REPUBLIKA.CO.ID, JAKARTA -- Kepala Badan Kependudukan dan Keluarga Berencana Nasional (BKKBN) Hasto Wardoyo mengatakan alat kontrasepsi berguna untuk menekan ledakan penduduk. Saat ini, tren penggunaan alat kontrasepsi didominasi oleh KB suntik (32 persen), pil (14 persen), KB spiral alias intrauterine device (IUD) (empat persen), dan implan (tiga persen).

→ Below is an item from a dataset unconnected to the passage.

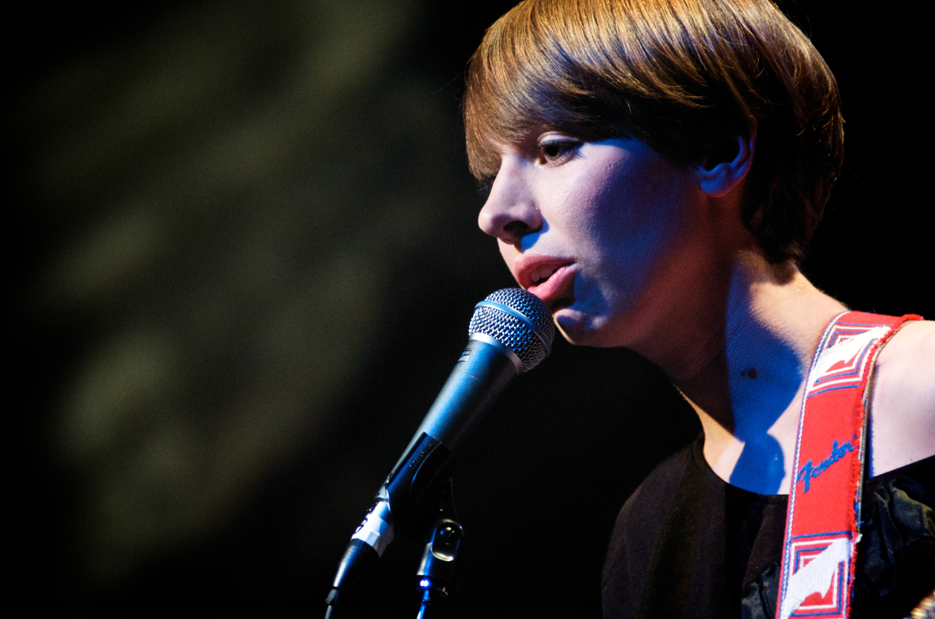 Invasão Sueca - Show realizado no SESC Pompéia, dia 24 de Setembro de 2009.

"Penggunaan alat kontrasepsi dapat meningkatkan kualitas kesehatan perempuan agar dapat terhindar dari penyakit yang berhubungan dengan masalah reproduksi seperti kanker serviks," kata Hasto dalam keterangan menyambut Hari Kontrasepsi Dunia atau World Contraception Day yang diperingati tiap 26 September, Senin (26/9/2022).
Penggunaan alat kontrasepsi juga berdampak pada berkurangnya angka kematian ibu (AKI) dan angka kematian bayi (AKB). Berdasarkan hasil Survei Demografi dan Kesehatan Indonesia (SDKI), angka kelahiran total (TFR) secara nasional cenderung menurun dari 2,6 (SDKI 2017) menjadi sekitar 2,24 anak per perempuan usia reproduksi (Pendataan Keluarga 2021).
Meskipun menurun, angka TFR masih belum mencapai sasaran pembangunan bidang kependudukan dan KB, yaitu 2,1 di tahun 2024. Hasto mengatakan penggunaan alat kontrasepsi sangat membantu keluarga dalam merencanakan setiap kehamilan yang sehat karena adanya pemberian jarak antarkehamilan dan kelahiran setiap anak sehingga ibu bisa memberikan air susu ibu (ASI) eksklusif yang akan membuat tumbuh kembang bayi secara optimal.
"Saat ini, BKKBN terus melakukan edukasi dan sosialisasi terkait program KB agar lebih bisa diterima oleh pasangan muda," kata Hasto.
Pihaknya ingin terus memberi pemahaman tentang bahaya kehamilan tidak direncanakan dan jarak kehamilan yang terlalu dekat. Andaikan punya anak terlalu dekat, risiko stunting menjadi tinggi.
"Kalau stunting akan pendek, sakit-sakitan, intelektualnya juga kurang, dan tidak punya daya saing," jelas Hasto.